WHAT NEEDS TO BE DONE
Repeat, exactly and in full, the lines of the listing below, but without any pictures.

:::

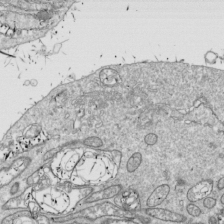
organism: Drosophila
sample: Cell division; meiosis; drosophila spermatocytes
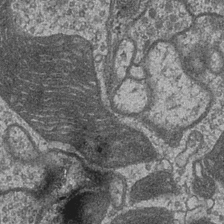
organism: Drosophila
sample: Optic medulla
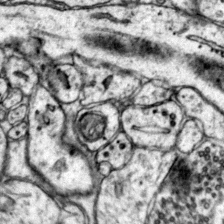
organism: Mouse
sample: Primary visual cortex
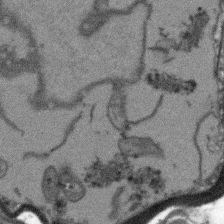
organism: Arabidopsis thaliana
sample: Root tip
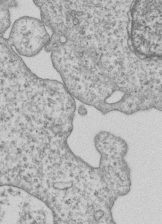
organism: Human
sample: MDA-MB-231 cells
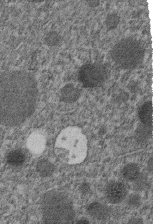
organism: C. elegans
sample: C. elegans embryo early stage
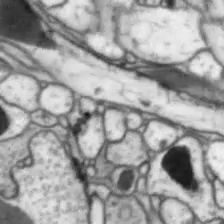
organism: Drosophila
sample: Optic lobe
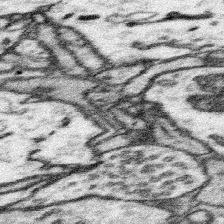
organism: Mouse
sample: Somatosensory cortex neuropil
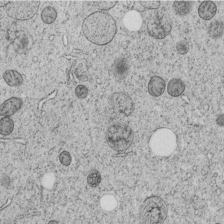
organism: C. elegans
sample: C. elegans embryo early stage
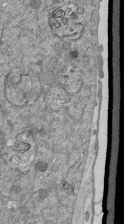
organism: Mouse
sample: ED-1 cell nuclei; centrioles
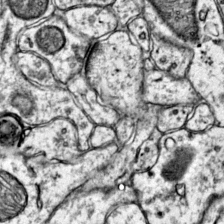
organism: Mouse
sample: Primary visual cortex
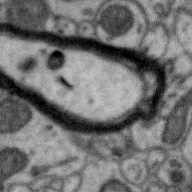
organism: Zebra finch
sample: Brain
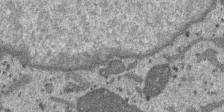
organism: Human
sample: Lung epithelial cells infected with SARS-CoV-2
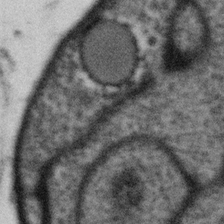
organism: Gemmata obscuriglobus
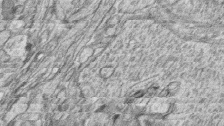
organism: Zebrafish
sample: synaptic ribbons in rod cells and cone cells
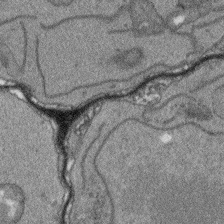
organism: Arabidopsis thaliana
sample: Root tip
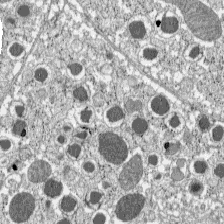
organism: C57BL Mouse
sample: Pancreatic islet
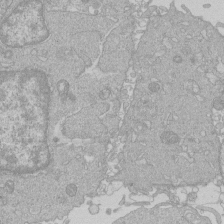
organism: Human
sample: Macrophage cells
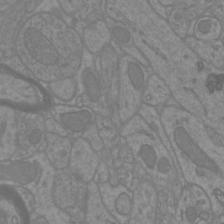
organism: Mouse
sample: Cortical neurons
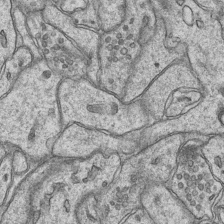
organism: Mouse
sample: CA1 Hippocampus
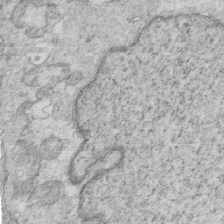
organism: Mouse
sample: Multiciliated cells
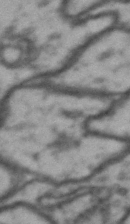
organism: Drosophila
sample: Brain
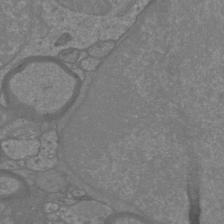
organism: Mouse
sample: Cortical neurons
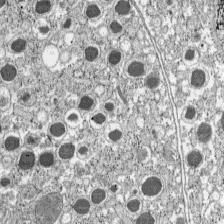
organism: C57BL Mouse
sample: Pancreatic islet
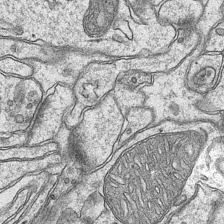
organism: Mouse
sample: CA1 Hippocampus
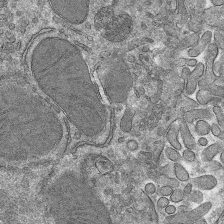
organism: Mouse
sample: Mouse hepatocytes
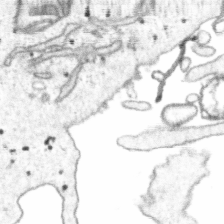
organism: Human
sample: HeLa cells
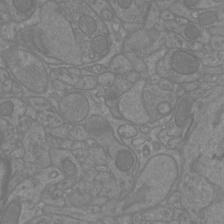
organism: Mouse
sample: Cortical neurons
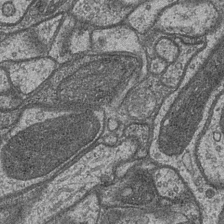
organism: Drosophila
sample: Optic medulla
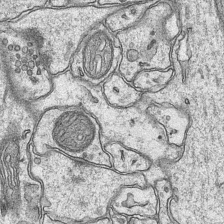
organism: Mouse
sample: CA1 Hippocampus
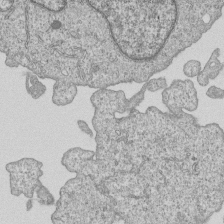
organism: Human
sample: MDA-MB-231 cells
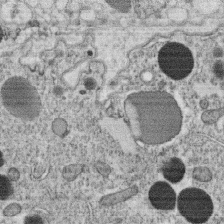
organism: C. elegans
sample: C. elegans oocyte; sperm cells
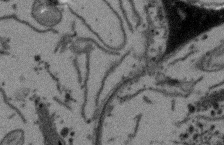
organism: Arabidopsis thaliana
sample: Root tip
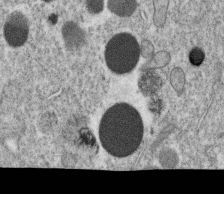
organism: C. elegans
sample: C. elegans oocyte; sperm cells
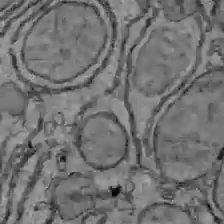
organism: C57BL Mouse
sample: Liver
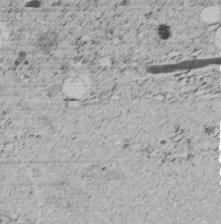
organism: C. elegans
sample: C. elegans embryo early stage
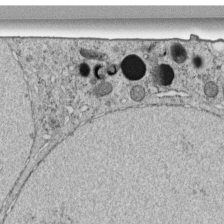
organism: C. elegans
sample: C. elegans embryo early stage
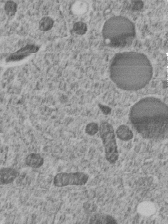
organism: C. elegans
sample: C. elegans embryo early stage
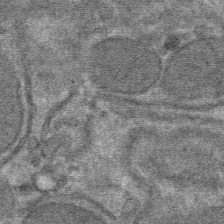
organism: Mouse
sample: Mouse hepatocytes
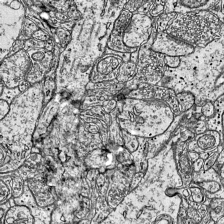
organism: Mouse
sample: Visual Cortex
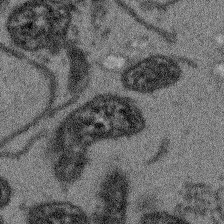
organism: Arabidopsis thaliana
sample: Root tip
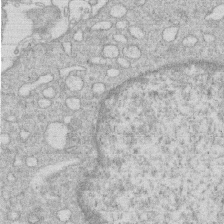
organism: Human
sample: Macrophage cells
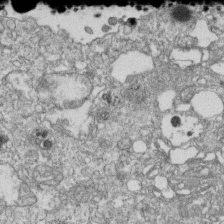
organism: Human
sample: HeLa cell HIV synapse
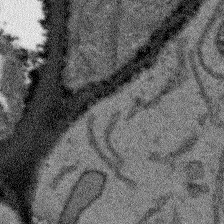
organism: Arabidopsis thaliana
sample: Root tip
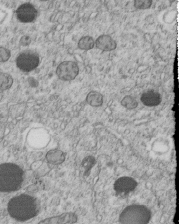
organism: C. elegans
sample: C. elegans embryo early stage
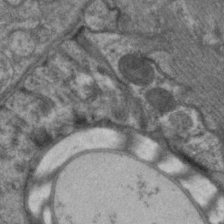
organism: C. elegans
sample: Pharynx
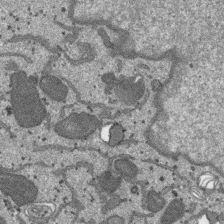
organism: Human
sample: Lung epithelial cells infected with SARS-CoV-2
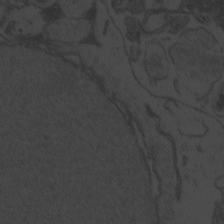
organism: Zebrafish
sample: Macrophage infected with Toxoplasma gondii
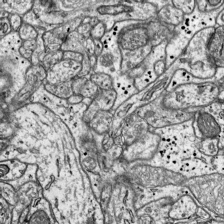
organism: Mouse
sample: Visual Cortex
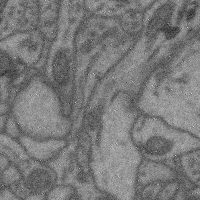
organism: Mouse
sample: Cerebral cortex
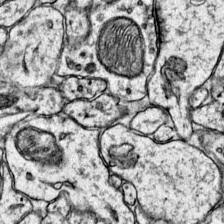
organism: Mouse
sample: Primary visual cortex
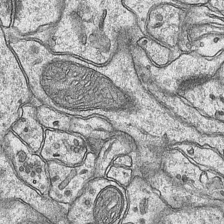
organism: Mouse
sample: CA1 Hippocampus
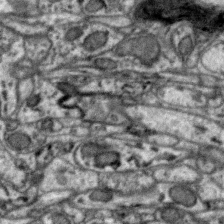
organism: Zebra finch
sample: Brain
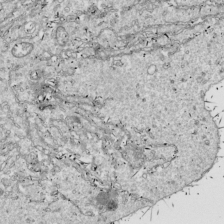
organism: Drosophila
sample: Cell division; meiosis; drosophila spermatocytes
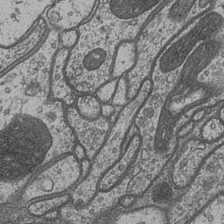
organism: Drosophila
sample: Optic medulla
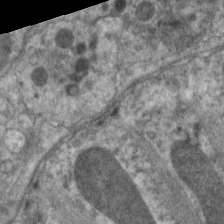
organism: C. elegans
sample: Pharynx
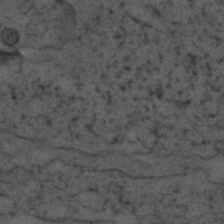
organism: Zebrafish
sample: Zebrafish embryo
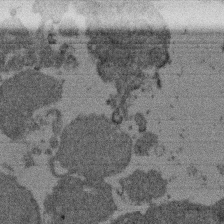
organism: Mouse
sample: Dividing mouse embryo 1 cell stage
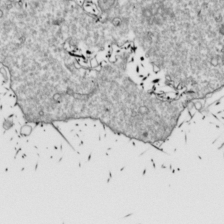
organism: Drosophila
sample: Cell division; meiosis; drosophila spermatocytes
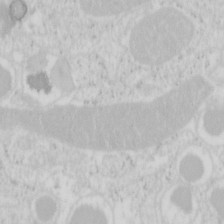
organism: Mouse
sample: Pancreas
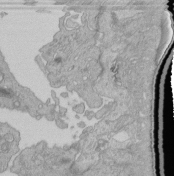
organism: Human
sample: Retinal organoid Rod and Cone cells
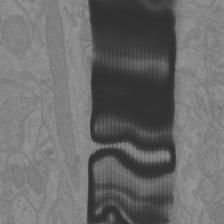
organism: Mouse
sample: Cortical neurons
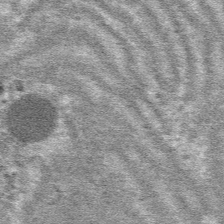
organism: Mouse
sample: Mouse hepatocytes
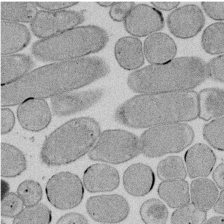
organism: E. coli
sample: Bacterial nucleoid
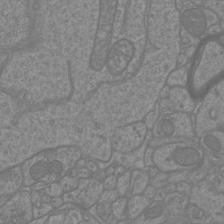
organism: Mouse
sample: Cortical neurons
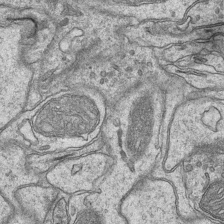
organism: Mouse
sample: CA1 Hippocampus
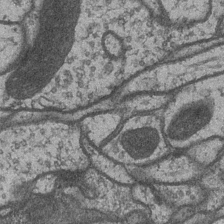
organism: Drosophila
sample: Optic medulla
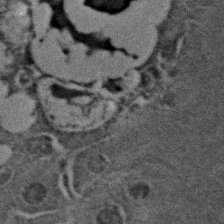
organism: C. elegans
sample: C. elegans embryo
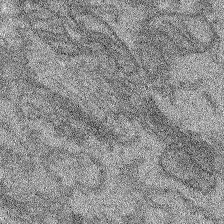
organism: Human
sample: HeLa cells
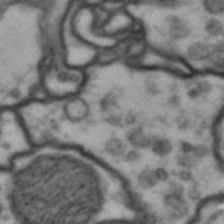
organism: Drosophila
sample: Brain
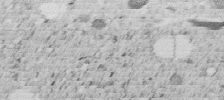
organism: C. elegans
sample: C. elegans embryo early stage
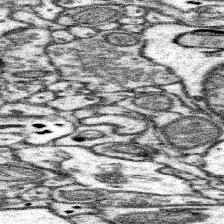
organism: Mouse
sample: Somatosensory cortex neuropil
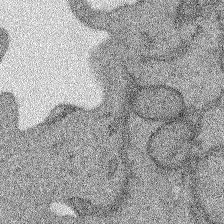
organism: Human
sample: HeLa cells
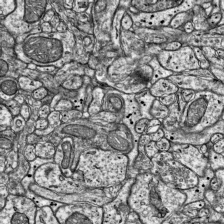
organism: Mouse
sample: Visual Cortex
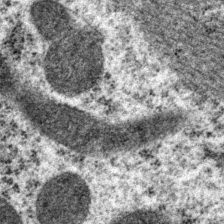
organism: P. pacificus
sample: Pharynx
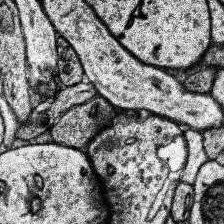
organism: Human
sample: Temporal Lobe
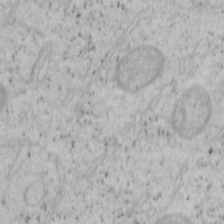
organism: Human
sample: HeLa cells
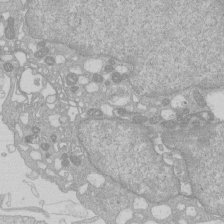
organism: Human
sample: Macrophage cells
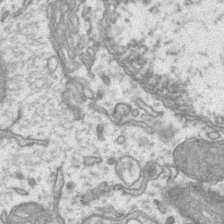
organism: Mouse
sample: CA1 Hippocampus
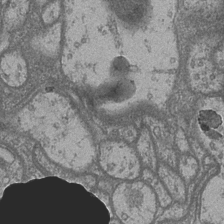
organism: Drosophila
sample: Optic medulla
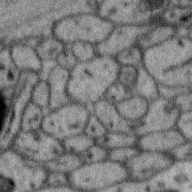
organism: Zebra finch
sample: Brain
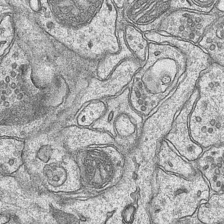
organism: Mouse
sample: CA1 Hippocampus
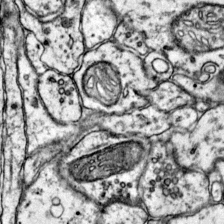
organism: Mouse
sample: Primary visual cortex
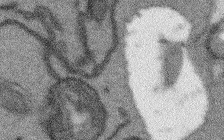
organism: Arabidopsis thaliana
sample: Root tip
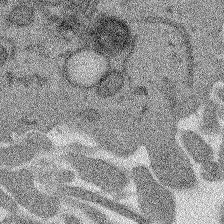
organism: Human
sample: HeLa cells
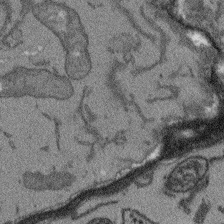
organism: Arabidopsis thaliana
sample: Root tip
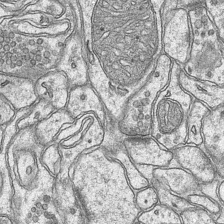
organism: Mouse
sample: CA1 Hippocampus
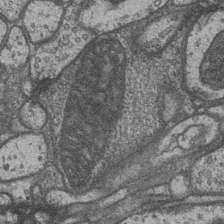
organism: Drosophila
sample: Optic medulla
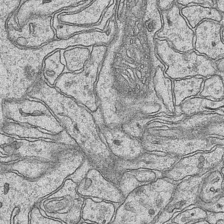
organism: Mouse
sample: CA1 Hippocampus
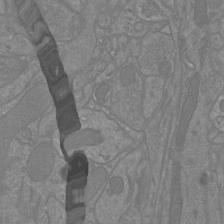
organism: Mouse
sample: Cortical neurons
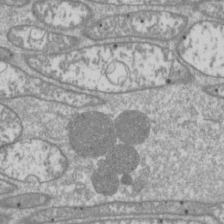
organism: Drosophila
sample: Cell division; meiosis; drosophila spermatocytes
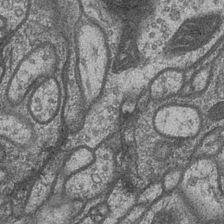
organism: Drosophila
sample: Optic medulla
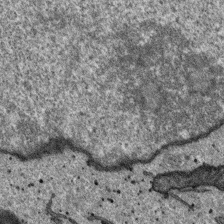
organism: Human
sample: Lung epithelial cells, uninfected (mock) control
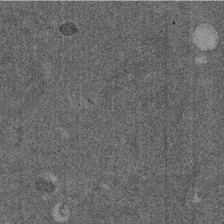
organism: Mouse
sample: Dividing mouse embryo 1 cell stage
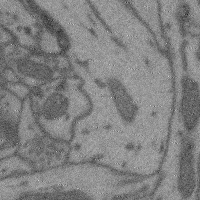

:::

WRITTEN SOLUTION
organism: Drosophila
sample: Cell division; meiosis; drosophila spermatocytes
organism: Drosophila
sample: Optic medulla
organism: Mouse
sample: Primary visual cortex
organism: Arabidopsis thaliana
sample: Root tip
organism: Human
sample: MDA-MB-231 cells
organism: C. elegans
sample: C. elegans embryo early stage
organism: Drosophila
sample: Optic lobe
organism: Mouse
sample: Somatosensory cortex neuropil
organism: C. elegans
sample: C. elegans embryo early stage
organism: Mouse
sample: ED-1 cell nuclei; centrioles
organism: Mouse
sample: Primary visual cortex
organism: Zebra finch
sample: Brain
organism: Human
sample: Lung epithelial cells infected with SARS-CoV-2
organism: Gemmata obscuriglobus
organism: Zebrafish
sample: synaptic ribbons in rod cells and cone cells
organism: Arabidopsis thaliana
sample: Root tip
organism: C57BL Mouse
sample: Pancreatic islet
organism: Human
sample: Macrophage cells
organism: Mouse
sample: Cortical neurons
organism: Mouse
sample: CA1 Hippocampus
organism: Mouse
sample: Multiciliated cells
organism: Drosophila
sample: Brain
organism: Mouse
sample: Cortical neurons
organism: C57BL Mouse
sample: Pancreatic islet
organism: Mouse
sample: CA1 Hippocampus
organism: Mouse
sample: Mouse hepatocytes
organism: Human
sample: HeLa cells
organism: Mouse
sample: Cortical neurons
organism: Drosophila
sample: Optic medulla
organism: Mouse
sample: CA1 Hippocampus
organism: Human
sample: MDA-MB-231 cells
organism: C. elegans
sample: C. elegans oocyte; sperm cells
organism: Arabidopsis thaliana
sample: Root tip
organism: C. elegans
sample: C. elegans oocyte; sperm cells
organism: C57BL Mouse
sample: Liver
organism: C. elegans
sample: C. elegans embryo early stage
organism: C. elegans
sample: C. elegans embryo early stage
organism: C. elegans
sample: C. elegans embryo early stage
organism: Mouse
sample: Mouse hepatocytes
organism: Mouse
sample: Visual Cortex
organism: Arabidopsis thaliana
sample: Root tip
organism: Human
sample: Macrophage cells
organism: Human
sample: HeLa cell HIV synapse
organism: Arabidopsis thaliana
sample: Root tip
organism: C. elegans
sample: C. elegans embryo early stage
organism: C. elegans
sample: Pharynx
organism: Human
sample: Lung epithelial cells infected with SARS-CoV-2
organism: Zebrafish
sample: Macrophage infected with Toxoplasma gondii
organism: Mouse
sample: Visual Cortex
organism: Mouse
sample: Cerebral cortex
organism: Mouse
sample: Primary visual cortex
organism: Mouse
sample: CA1 Hippocampus
organism: Zebra finch
sample: Brain
organism: Drosophila
sample: Cell division; meiosis; drosophila spermatocytes
organism: Drosophila
sample: Optic medulla
organism: C. elegans
sample: Pharynx
organism: Zebrafish
sample: Zebrafish embryo
organism: Mouse
sample: Dividing mouse embryo 1 cell stage
organism: Drosophila
sample: Cell division; meiosis; drosophila spermatocytes
organism: Mouse
sample: Pancreas
organism: Human
sample: Retinal organoid Rod and Cone cells
organism: Mouse
sample: Cortical neurons
organism: Mouse
sample: Mouse hepatocytes
organism: E. coli
sample: Bacterial nucleoid
organism: Mouse
sample: Cortical neurons
organism: Mouse
sample: CA1 Hippocampus
organism: Drosophila
sample: Optic medulla
organism: C. elegans
sample: C. elegans embryo
organism: Human
sample: HeLa cells
organism: Drosophila
sample: Brain
organism: C. elegans
sample: C. elegans embryo early stage
organism: Mouse
sample: Somatosensory cortex neuropil
organism: Human
sample: HeLa cells
organism: Mouse
sample: Visual Cortex
organism: P. pacificus
sample: Pharynx
organism: Human
sample: Temporal Lobe
organism: Human
sample: HeLa cells
organism: Human
sample: Macrophage cells
organism: Mouse
sample: CA1 Hippocampus
organism: Drosophila
sample: Optic medulla
organism: Zebra finch
sample: Brain
organism: Mouse
sample: CA1 Hippocampus
organism: Mouse
sample: Primary visual cortex
organism: Arabidopsis thaliana
sample: Root tip
organism: Human
sample: HeLa cells
organism: Arabidopsis thaliana
sample: Root tip
organism: Mouse
sample: CA1 Hippocampus
organism: Drosophila
sample: Optic medulla
organism: Mouse
sample: CA1 Hippocampus
organism: Mouse
sample: Cortical neurons
organism: Drosophila
sample: Cell division; meiosis; drosophila spermatocytes
organism: Drosophila
sample: Optic medulla
organism: Human
sample: Lung epithelial cells, uninfected (mock) control
organism: Mouse
sample: Dividing mouse embryo 1 cell stage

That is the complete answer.